The story I am about to tell isn’t just about condemning a film school kid trying too hard. It is a pretty telling sign that I should have known long before I went to grad school that I was not cut out for the academic and theoretical discussions that make up academia.
I pause briefly to warn you all that I am about to spoil the plot of a 15 year old movie (which is a stupid thing to have to warn people about if you ask me). In class, we had watched The Talented Mr Ripley. If you’ve seen the film, you’ll know it concludes with Ripley (Matt Damon) running off with his newfound gay lover Peter Smith-Kingsley and taking a cruise. Shortly after the boat departs, Ripley runs into a friend (Cate Blanchett) who believes he is not Tom Ripley, but another person altogether, Dickie Greenleaf. Once again, Ripley is caught pretending to be someone he is not and he is forced to make a choice about how to keep his secret a secret.
He can choose to kill Peter or he can try to off Blanchett, who is on the ship with about a dozen friends. He chooses to kill Peter, continue to live his lie of a life as Dickie, and pretend to Blanchett and co that he is the rich golden boy he never really was.
A girl in our section spends a good five minutes discussing the extensive homosexual metaphor at play here. This is not just a movie about Ripley trying to be someone he is not. To her, it is a large metaphor about homosexuality and Ripley’s inability to come to terms with his gayness. “Then it culminates with him choosing to murder his new gay lover to fully quash the bad side of himself, the side that isn’t heteronormative.”
It is at this point that I let out an exasperated sigh and raise my hand. Daniel Smith Rowsey calls on me.
“Listen…while I guess there may be some larger theme at play here, but can we talk about the fact that, from a plot perspective, he can’t do anything but murder the gay lover?”
She doesn’t understand my point, so I continue.
“Ripley can either kill Peter quietly with little issue or he has to kill Cate Blanchett and deal with her horde of friends. This isn’t a gay metaphor, this is a numbers game. He’s not repressing his homosexuality on purpose, he is just being pragmatic.”
I knew I was supposed to engage in the debate, propose some other reading of the text or theory about what it means that Tom Ripley lives a lie, but I just couldn’t find the energy to do it. It happened a lot in grad school too. The class thought I was a racist because I didn’t have a problem with the barbaric natives in King Kong being Pacific Islanders because, why wouldn’t they be? They are supposed to be in the Pacific Isles. Or when Indiana Jones shot that ethnic Moroccan man in Raiders because, he is in Morocco. What exactly did you expect him to do, shoot a Swedish guy?

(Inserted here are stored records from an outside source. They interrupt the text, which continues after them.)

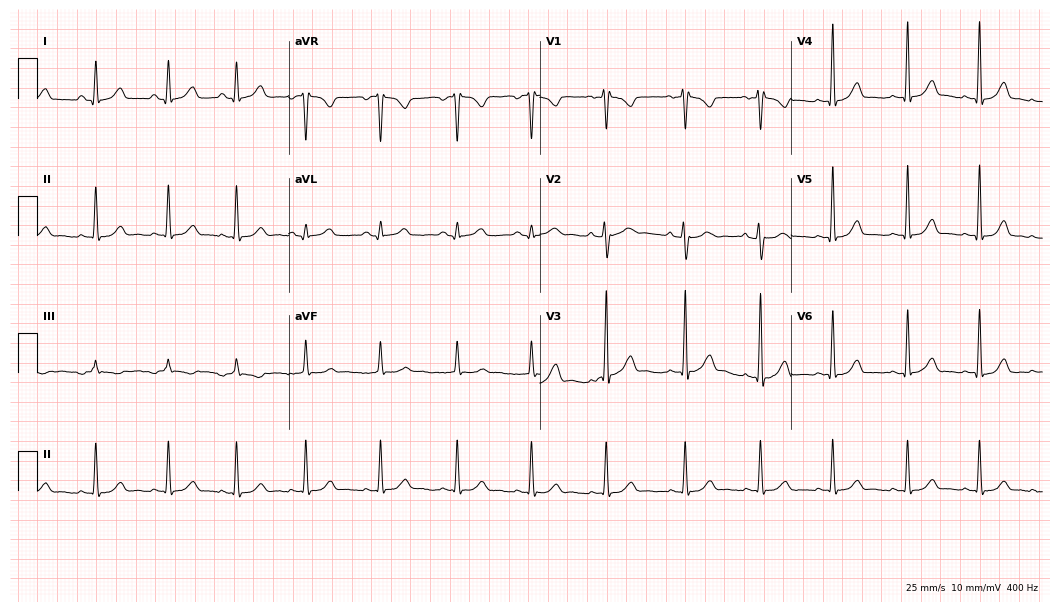
Standard 12-lead ECG recorded from a woman, 19 years old. Read as a normal ECG.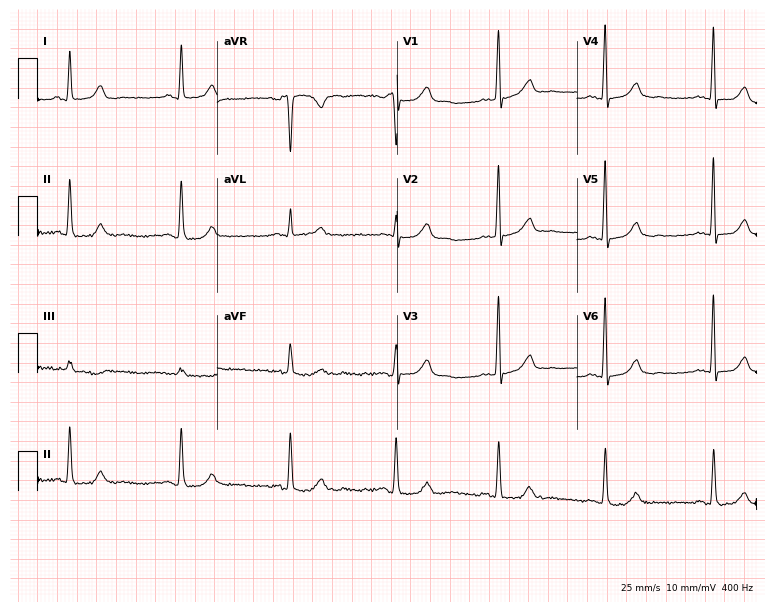
Standard 12-lead ECG recorded from a female patient, 39 years old (7.3-second recording at 400 Hz). None of these six findings is recorded: first-degree AV block, right bundle branch block, left bundle branch block, sinus bradycardia, atrial fibrillation, sinus tachycardia.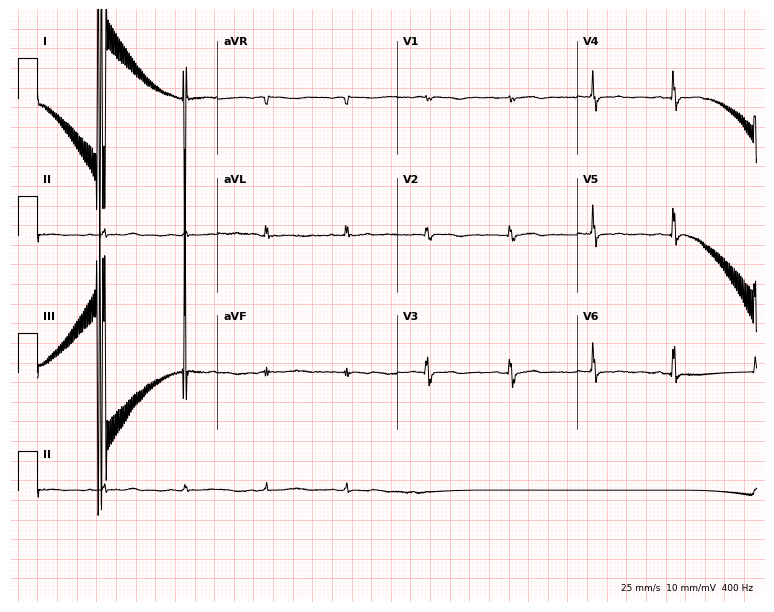
ECG — a woman, 71 years old. Screened for six findings — first-degree AV block, right bundle branch block, left bundle branch block, sinus bradycardia, atrial fibrillation, sinus tachycardia — none is recorded. Findings outside these six are not listed.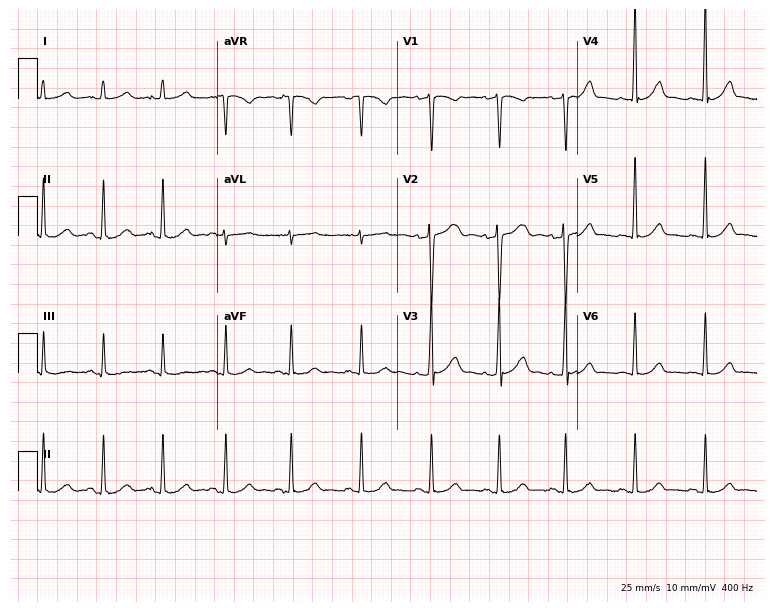
Electrocardiogram, a female patient, 18 years old. Overall reading on record: normal ECG.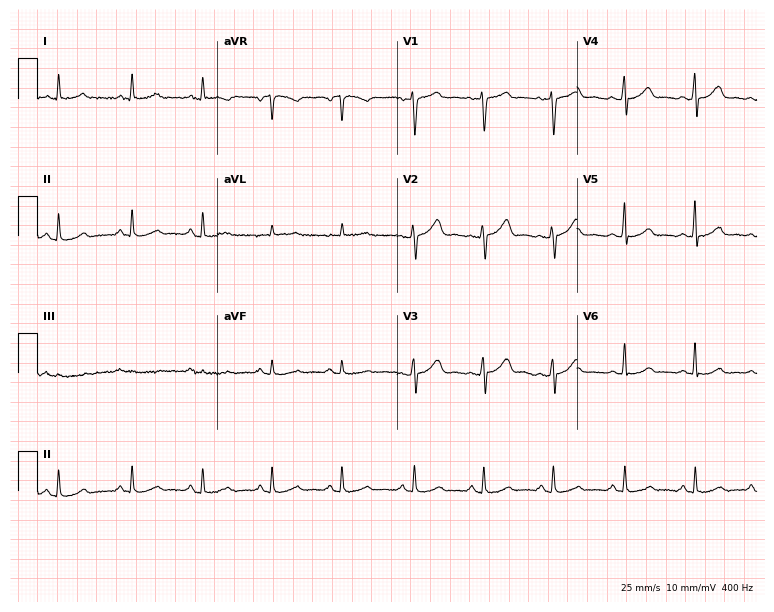
Resting 12-lead electrocardiogram (7.3-second recording at 400 Hz). Patient: a 51-year-old woman. Read as a normal ECG.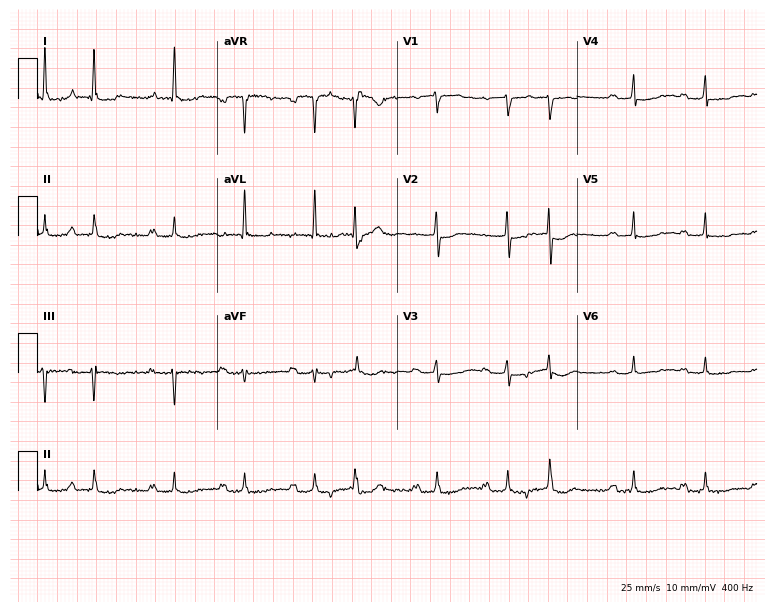
12-lead ECG (7.3-second recording at 400 Hz) from a female, 79 years old. Findings include first-degree AV block.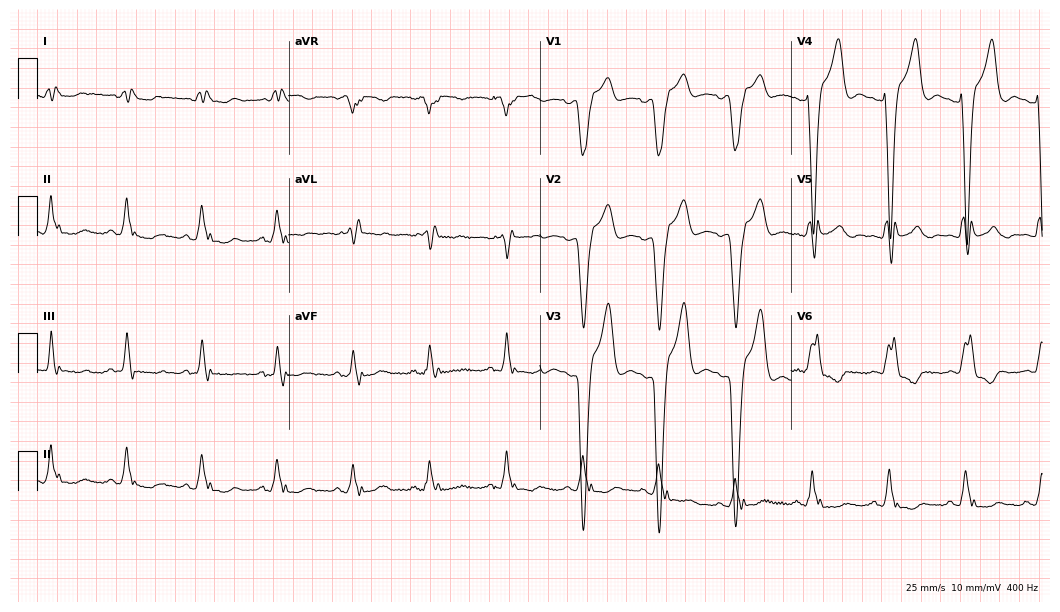
Standard 12-lead ECG recorded from a 75-year-old female. The tracing shows left bundle branch block.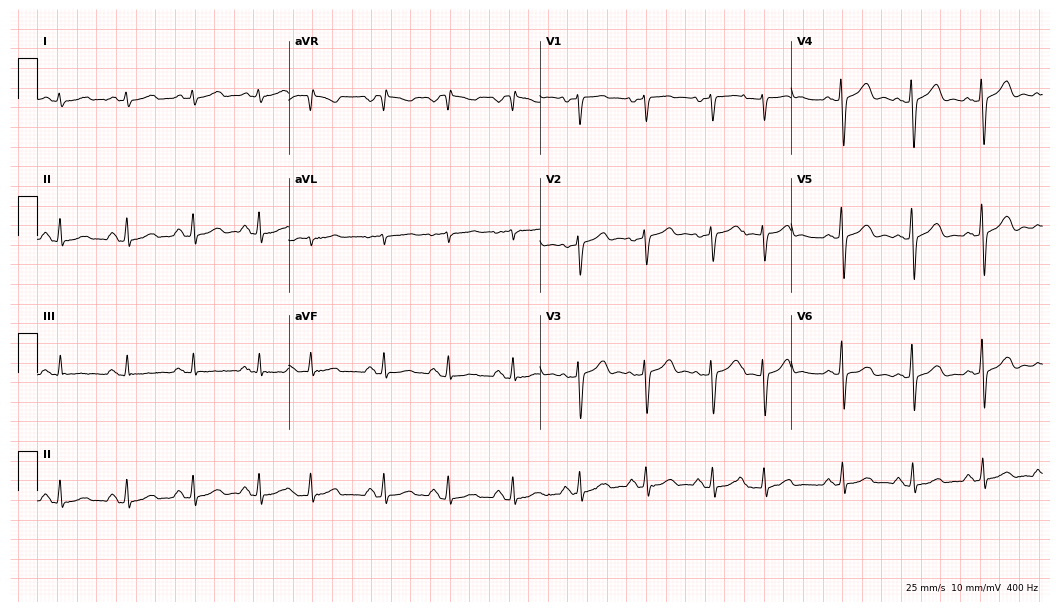
12-lead ECG (10.2-second recording at 400 Hz) from a female, 46 years old. Screened for six findings — first-degree AV block, right bundle branch block (RBBB), left bundle branch block (LBBB), sinus bradycardia, atrial fibrillation (AF), sinus tachycardia — none is recorded.

In other words, I am a lazy academic. I value logic and pragmatism over interpretation. Before I can think about what something means, I need to know that it makes sense. It is why this blog is called Cultural Nitpickery. Sure, I can have the more esoteric debates about what the larger message of a movie is, but not before we can all agree that you don’t have your protagonist kill someone to prove a higher point in the name of queer theory without it servicing the story first and foremost.
That is why Jamie and I get along so well. She feels the same way and references this comment and my refusal to not just say what is on my mind as the moment that she realized we were going to be great friends. I’m glad she drew that conclusion, as she is now one of my best friends. I am also glad that we can agree on tasty burgers and illogical plot points because I am going to sleep well in burger bliss tonight.